Мемуарист не скрыл: супруга Коненкова стала пассией Альберта Эйнштейна. Вклад ее в работу наших атомщиков над бомбой был значителен. Ведомство Лаврентия Берии ценило заслуги советской львицы. Правда, не уяснил я себе, ценило больше или меньше, чем Альберт Эйнштейн, как, чем оценивало заслуги. Вопрос остается открытым. Зато прояснилось: пока мы без дела скучали, строгая дама не скучала. Дозванивалась. Получила ответ. Содержалась ли в нем просьба (намек, инструкция, приказ) обсудить с Коненковым текст? Скорее «нет», чем «да». Волновать совершенно незачем.

Вывод напрашивался. Оценка Сталина, данная в письме Эренбургу, и, соответственно, идея обратиться с письмом к съезду, к Леониду Брежневу, получила поддержку высоко наверху. Чью? Полагаю, что главного идеолога ЦК КПСС, теоретика послесталинской эпохи — Суслова Михаила Андреевича. Обосновывать догадку цитатами уклонюсь. У кого лимит времени не исчерпан и охота появится, пусть ищет их, переписывает, повторяет мои заблуждения. Пусть не пугается многотомия академика Сахарова и двухтомника Эрнста Генри — доказательств в пользу предложенной версии навалом.

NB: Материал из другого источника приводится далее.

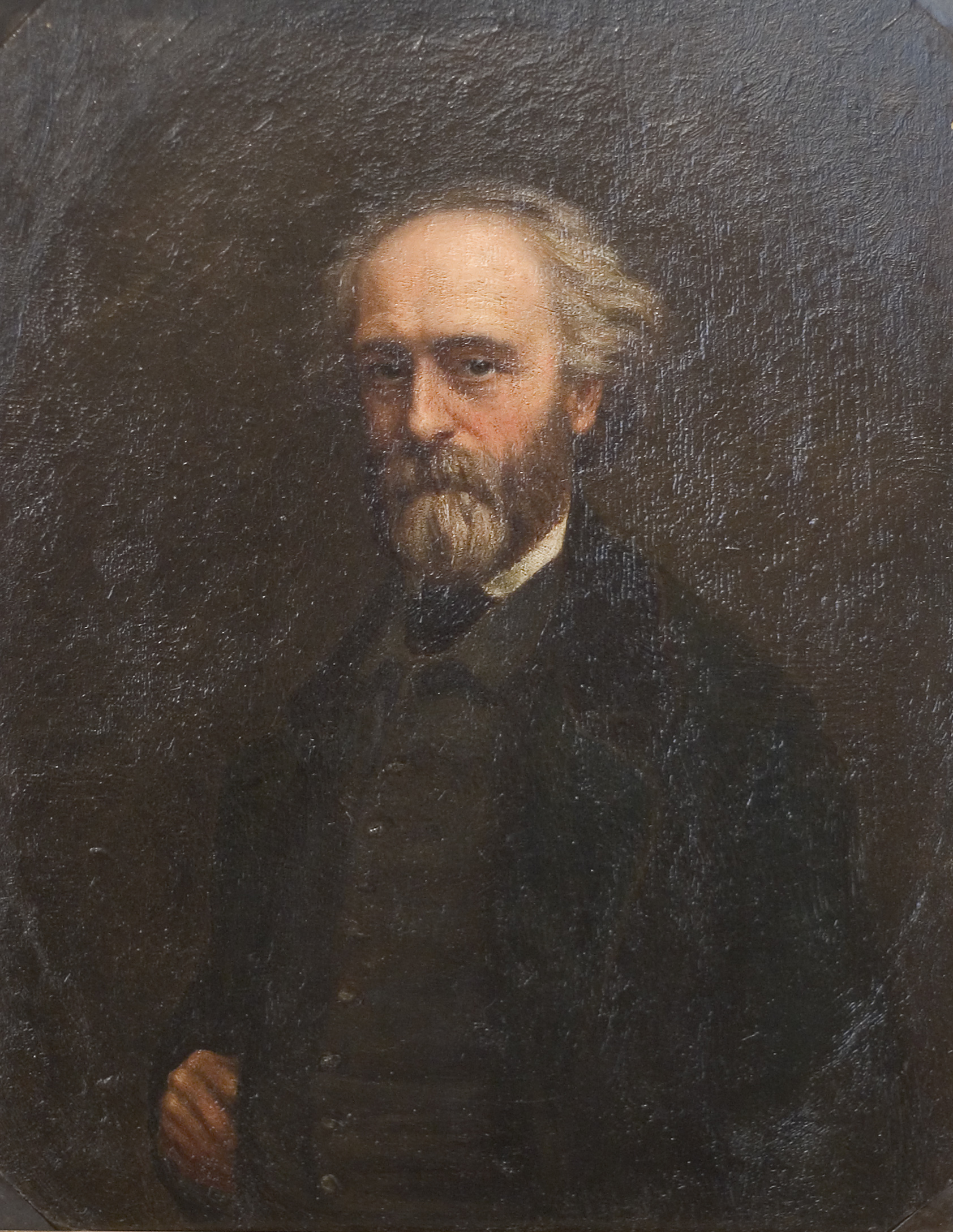 Autoportrait

Но парадокс ли: избранник Сталина, по достоверным фактам — его наследник, сталинист твердокаменный, и вдруг против очистки замаранного образа Хозяина, Господина, Учителя? Да, парадокс, но не лишенный логики. Теоретик понимал лучше, чем иные из властных практиков: после XX и XXII съездов, после того как раскрылись врата ГУЛАГа и повалились на волю уцелевшие зэки, сталинизация крутая, прямая, грубая нежелательна. Обречена. Ломать Генеральную линию опасно.

Взглянув на часы, ахнул. Иссякли минуты, ассигнованные на Академию художеств. А впереди толковище о мастерах пера. Отношения их с товарищем Сталиным отличались глубокой интимностью. Не менее тесной дружбой, чем расцветшая в мире искусств у мастеров резца и кисти.

Вернувшись из Подмосковья, спешил в Историчку. Гасить долги, накопившиеся за лето. Проводя в библиотеке утро, вечер, денек, впадал в отчаяние. Убеждался: врежу дуба, не расплатившись с долгами. Поражался: сорокаградусная стояла жара, дым, угар, а в прессе навалено столько, что до лютых морозов не рассчитаться.

Воспрял духом, поглощая «Континент» за «Континентом». Так сложилось, что в истекающем Десятом году сидел на «континентальной» диете, изголодался. Теперь смаковал номер за номером.

№142. Главный редактор И. Виноградов напомнил про напрочь забытого И. Крамова. Про литератора высшей пробы, дважды шестидесятника… Покойный отмечал бы сегодня девяностый год рождения. Скончался шестидесятилетним. Дневниковая проза юбиляра прежде не издавалась.

В журнале напечатана вводная лекция о русской культуре, прочитанная Ольгой Седаковой в Англии, в университете Киль, по-английски; некролог, лирико-мемуарный очерк Тамары Жирмунской об Александре Межирове… Жаль, что в задачу мою не входит переписка «Избранных оглавлений», я бы крупно разбогател на рекламе.

№143. Половина знакомых. Заглавный персонаж — Сергей Юрьевич Юрский, оттрубивший три четверти века. Анатолий Смелянский написал блистательный отклик на празднество в Театре Моссовета. Эссе о юбиляре — актере, режиссере, прозаике, драматурге. О таланте, позиции, пройденном пути…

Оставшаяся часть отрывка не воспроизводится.